Tuple of (run_predictions, datasets_predictions)

Raises:

Example

>>> runner = PipelineRunner()
>>> predictions, _ = runner.run(pipeline, dataset)
>>> best_pred = predictions.top(n=1)[0]
>>>
>>> # Full retrain on new data
>>> new_preds, _ = runner.retrain(best_pred, new_data, mode='full')
>>>
>>> # Transfer: use preprocessing from old model, train new one
>>> new_preds, _ = runner.retrain(
...     best_pred, new_data, mode='transfer',
...     new_model=XGBRegressor()
... )
>>>
>>> # Finetune: continue training existing model
>>> new_preds, _ = runner.retrain(
...     best_pred, new_data, mode='finetune', epochs=10
... )
>>>
>>> # Fine-grained control: specify per-step modes
>>> from nirs4all.pipeline import StepMode
>>> step_modes = [
...     StepMode(step_index=1, mode='predict'),  # Use existing
...     StepMode(step_index=2, mode='train'),    # Retrain
... ]
>>> new_preds, _ = runner.retrain(
...     best_pred, new_data, mode='full', step_modes=step_modes
... )
run(pipeline: PipelineConfigs | List[Any] | Dict | str, dataset: DatasetConfigs | SpectroDataset | List[SpectroDataset] | ndarray | Tuple[ndarray, ...] | Dict | List[Dict] | str | List[str], pipeline_name: str = '', dataset_name: str = 'dataset', max_generation_count: int = 10000) Tuple[Predictions, Dict[str, Any]][source]

Execute pipeline on dataset(s).

Main entry point for training workflows.
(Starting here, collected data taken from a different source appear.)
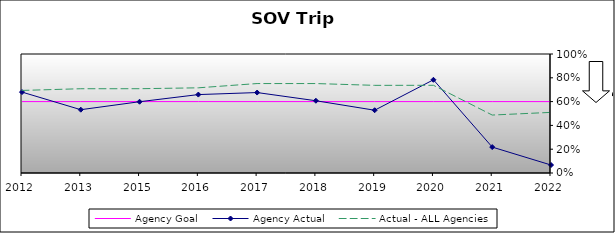
| Category | Agency Goal | Agency Actual | Actual - ALL Agencies |
|---|---|---|---|
| 2012.0 | 0.6 | 0.68 | 0.694 |
| 2013.0 | 0.6 | 0.532 | 0.708 |
| 2015.0 | 0.6 | 0.599 | 0.708 |
| 2016.0 | 0.6 | 0.659 | 0.716 |
| 2017.0 | 0.6 | 0.676 | 0.752 |
| 2018.0 | 0.6 | 0.607 | 0.752 |
| 2019.0 | 0.6 | 0.528 | 0.736 |
| 2020.0 | 0.6 | 0.783 | 0.737 |
| 2021.0 | 0.6 | 0.218 | 0.487 |
| 2022.0 | 0.6 | 0.067 | 0.509 |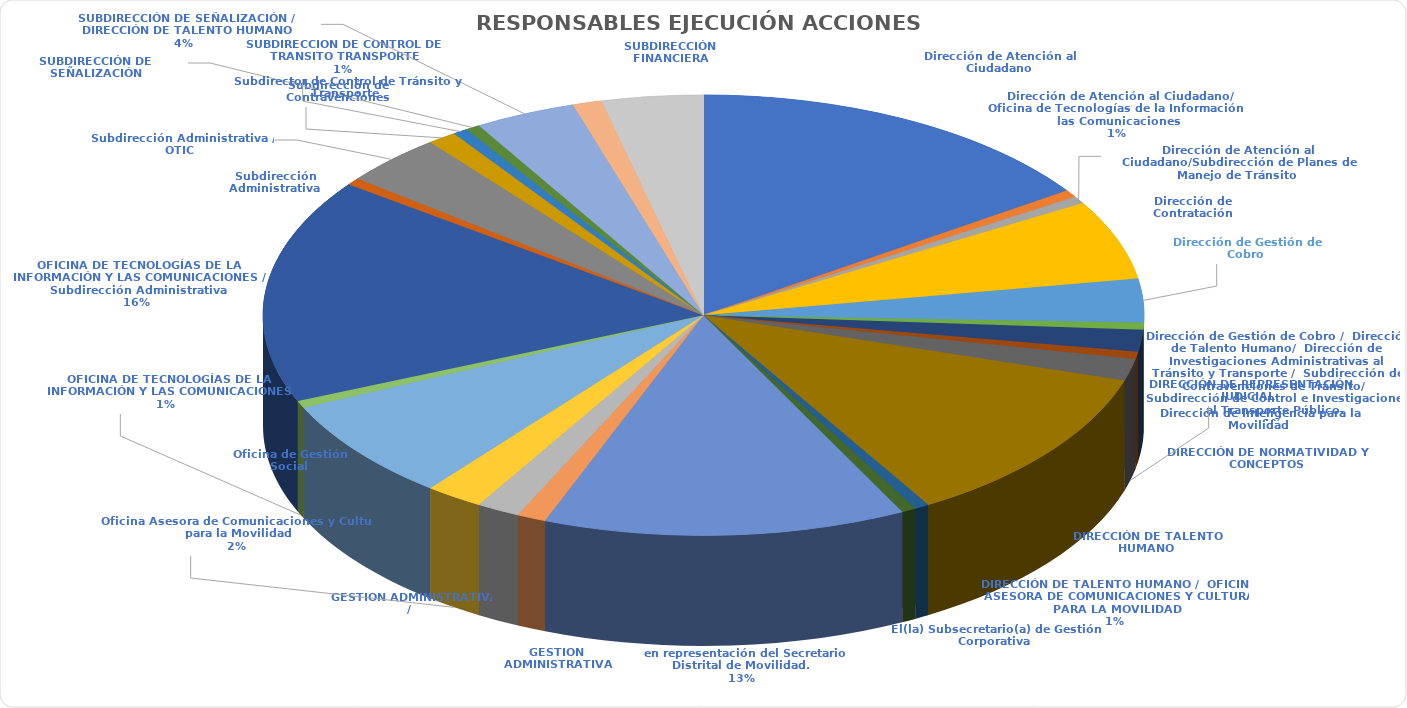
| Category | Total |
|---|---|
| Dirección de Atención al Ciudadano | 29 |
| Dirección de Atención al Ciudadano/ Oficina de Tecnologías de la Información y las Comunicaciones | 1 |
| Dirección de Atención al Ciudadano/Subdirección de Planes de Manejo de Tránsito | 1 |
| Dirección de Contratación | 11 |
| Dirección de Gestión de Cobro | 6 |
| Dirección de Gestión de Cobro /  Dirección de Talento Humano/  Dirección de Investigaciones Administrativas al Tránsito y Transporte /  Subdirección de Contravenciones de Tránsito/  Subdirección de Control e Investigaciones al Transporte Público. | 1 |
| Dirección de Inteligencia para la Movilidad | 3 |
| DIRECCIÓN DE NORMATIVIDAD Y CONCEPTOS
 DIRECCIÓN DE TALENTO HUMANO | 1 |
| DIRECCIÓN DE REPRESENTACIÓN JUDICIAL | 3 |
| DIRECCIÓN DE TALENTO HUMANO | 22 |
| DIRECCIÓN DE TALENTO HUMANO /  OFICINA ASESORA DE COMUNICACIONES Y CULTURA PARA LA MOVILIDAD | 1 |
| El(la) Subsecretario(a) de Gestión Corporativa, en representación del Secretario Distrital de Movilidad. 
 El(la) Director(a) Administrativo(a) y Financiero(a). 
 El(la) Director (a) de Investigaciones Administrativas al Tránsito y Transporte. 
 El(la) Su | 1 |
| GESTION ADMINISTRATIVA | 25 |
| GESTION ADMINISTRATIVA / 
 SUBDIRECCION DE CONTROL DE TRANSITO TRANSPORTE | 2 |
| Oficina Asesora de Comunicaciones y Cultura para la Movilidad | 3 |
| Oficina de Gestión Social | 4 |
| OFICINA DE TECNOLOGÍAS DE LA INFORMACIÓN Y LAS COMUNICACIONES | 14 |
| OFICINA DE TECNOLOGÍAS DE LA INFORMACIÓN Y LAS COMUNICACIONES / Subdirección Administrativa | 1 |
| Subdirección Administrativa | 31 |
| Subdirección Administrativa / OTIC | 1 |
| Subdirección de Contravenciones | 7 |
| SUBDIRECCION DE CONTROL DE TRANSITO TRANSPORTE | 2 |
| SUBDIRECCIÓN DE SEÑALIZACIÓN | 1 |
| SUBDIRECCIÓN DE SEÑALIZACIÓN / DIRECCIÓN DE TALENTO HUMANO | 1 |
| SUBDIRECCIÓN FINANCIERA | 7 |
| Subdirector de Control de Tránsito y Transporte | 2 |
| Subsecretaria de Gestion Corporativa | 7 |

Executes one or more pipeline configurations on one or more datasets, tracking predictions and artifacts.

Parameters:
  • pipeline – Pipeline definition (PipelineConfigs, list of steps, dict, or path)
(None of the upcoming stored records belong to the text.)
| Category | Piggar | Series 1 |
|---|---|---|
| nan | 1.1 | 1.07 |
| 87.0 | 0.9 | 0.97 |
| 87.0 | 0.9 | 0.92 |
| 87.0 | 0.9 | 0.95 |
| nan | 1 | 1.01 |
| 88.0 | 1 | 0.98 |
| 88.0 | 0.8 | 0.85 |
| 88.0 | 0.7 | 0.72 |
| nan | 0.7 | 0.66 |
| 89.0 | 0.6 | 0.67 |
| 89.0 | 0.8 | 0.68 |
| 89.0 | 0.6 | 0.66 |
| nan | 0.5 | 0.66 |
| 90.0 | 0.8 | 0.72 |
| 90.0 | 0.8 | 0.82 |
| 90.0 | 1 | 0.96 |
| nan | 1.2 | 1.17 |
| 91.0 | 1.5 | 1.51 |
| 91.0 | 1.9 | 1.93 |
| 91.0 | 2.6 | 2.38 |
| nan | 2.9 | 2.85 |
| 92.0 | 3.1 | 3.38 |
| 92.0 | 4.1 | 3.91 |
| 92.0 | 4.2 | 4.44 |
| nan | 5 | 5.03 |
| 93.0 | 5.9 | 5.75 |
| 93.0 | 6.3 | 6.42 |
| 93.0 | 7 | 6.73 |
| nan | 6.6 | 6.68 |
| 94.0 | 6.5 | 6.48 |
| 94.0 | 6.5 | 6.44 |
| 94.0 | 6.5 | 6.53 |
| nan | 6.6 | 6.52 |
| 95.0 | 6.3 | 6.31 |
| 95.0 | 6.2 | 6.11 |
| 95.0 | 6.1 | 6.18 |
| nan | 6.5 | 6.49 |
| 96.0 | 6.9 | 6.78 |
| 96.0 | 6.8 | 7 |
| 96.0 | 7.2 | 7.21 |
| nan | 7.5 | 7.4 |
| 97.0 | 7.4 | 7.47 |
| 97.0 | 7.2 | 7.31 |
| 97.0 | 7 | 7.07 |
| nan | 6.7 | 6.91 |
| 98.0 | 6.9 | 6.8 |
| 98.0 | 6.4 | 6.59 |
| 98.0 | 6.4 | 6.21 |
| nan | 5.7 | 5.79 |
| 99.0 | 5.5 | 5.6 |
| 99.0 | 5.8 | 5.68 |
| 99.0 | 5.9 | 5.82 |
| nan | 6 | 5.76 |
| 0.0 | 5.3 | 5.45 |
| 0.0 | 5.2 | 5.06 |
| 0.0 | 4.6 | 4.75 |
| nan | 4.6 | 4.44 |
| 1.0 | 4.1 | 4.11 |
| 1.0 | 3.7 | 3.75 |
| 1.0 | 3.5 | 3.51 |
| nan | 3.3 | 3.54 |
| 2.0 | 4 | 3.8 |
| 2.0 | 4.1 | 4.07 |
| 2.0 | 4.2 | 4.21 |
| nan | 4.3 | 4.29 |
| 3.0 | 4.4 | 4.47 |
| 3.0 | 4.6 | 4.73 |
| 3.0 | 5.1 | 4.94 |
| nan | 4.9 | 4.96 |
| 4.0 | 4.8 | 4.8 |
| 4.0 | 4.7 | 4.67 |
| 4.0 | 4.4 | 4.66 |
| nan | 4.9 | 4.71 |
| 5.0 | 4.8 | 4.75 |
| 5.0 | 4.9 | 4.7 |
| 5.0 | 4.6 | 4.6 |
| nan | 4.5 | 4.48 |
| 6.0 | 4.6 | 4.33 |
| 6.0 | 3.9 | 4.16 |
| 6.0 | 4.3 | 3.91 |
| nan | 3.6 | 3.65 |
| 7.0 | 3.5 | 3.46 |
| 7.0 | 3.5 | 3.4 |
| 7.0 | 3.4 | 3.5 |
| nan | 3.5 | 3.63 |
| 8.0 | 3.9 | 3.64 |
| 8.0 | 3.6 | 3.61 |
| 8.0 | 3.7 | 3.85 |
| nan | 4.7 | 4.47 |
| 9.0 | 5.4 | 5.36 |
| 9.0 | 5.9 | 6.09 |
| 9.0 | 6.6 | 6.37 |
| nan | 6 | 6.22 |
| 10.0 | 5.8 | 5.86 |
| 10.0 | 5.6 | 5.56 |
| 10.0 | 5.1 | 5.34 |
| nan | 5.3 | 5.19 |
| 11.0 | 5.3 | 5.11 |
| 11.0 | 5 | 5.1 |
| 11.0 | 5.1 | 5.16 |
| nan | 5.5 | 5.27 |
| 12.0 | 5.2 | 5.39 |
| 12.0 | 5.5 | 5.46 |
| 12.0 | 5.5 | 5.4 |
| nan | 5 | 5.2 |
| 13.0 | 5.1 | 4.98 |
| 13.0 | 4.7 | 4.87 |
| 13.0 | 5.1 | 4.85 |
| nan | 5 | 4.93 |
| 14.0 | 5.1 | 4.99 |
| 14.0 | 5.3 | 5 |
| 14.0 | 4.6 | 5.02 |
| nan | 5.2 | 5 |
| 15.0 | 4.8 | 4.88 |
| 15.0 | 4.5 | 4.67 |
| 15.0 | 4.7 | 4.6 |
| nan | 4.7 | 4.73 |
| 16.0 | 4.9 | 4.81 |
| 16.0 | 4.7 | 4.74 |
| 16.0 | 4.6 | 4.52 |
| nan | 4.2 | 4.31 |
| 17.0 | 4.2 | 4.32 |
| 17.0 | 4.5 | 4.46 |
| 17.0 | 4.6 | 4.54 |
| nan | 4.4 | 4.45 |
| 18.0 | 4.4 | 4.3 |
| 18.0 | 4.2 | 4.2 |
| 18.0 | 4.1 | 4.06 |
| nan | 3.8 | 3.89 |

  • dataset – Dataset definition (see DatasetConfigs for supported formats)

  • pipeline_name – Optional pipeline name for identification

  • dataset_name – Name for array-based datasets

  • max_generation_count – Max pipeline combinations to generate

Returns:

Tuple of (run_predictions, datasets_predictions)

property runs_dir: Path

Get runs directory.

Returns:

Path to runs directory in workspace

nirs4all.pipeline.runner.init_global_random_state(seed: int | None = None)[source]

Initialize global random state for reproducibility.

Sets random seeds for numpy, Python’s random module, TensorFlow, PyTorch, and sklearn to ensure reproducible results across runs.

Parameters:

seed – Random seed value. If None, uses default seed of 42 for TensorFlow and PyTorch.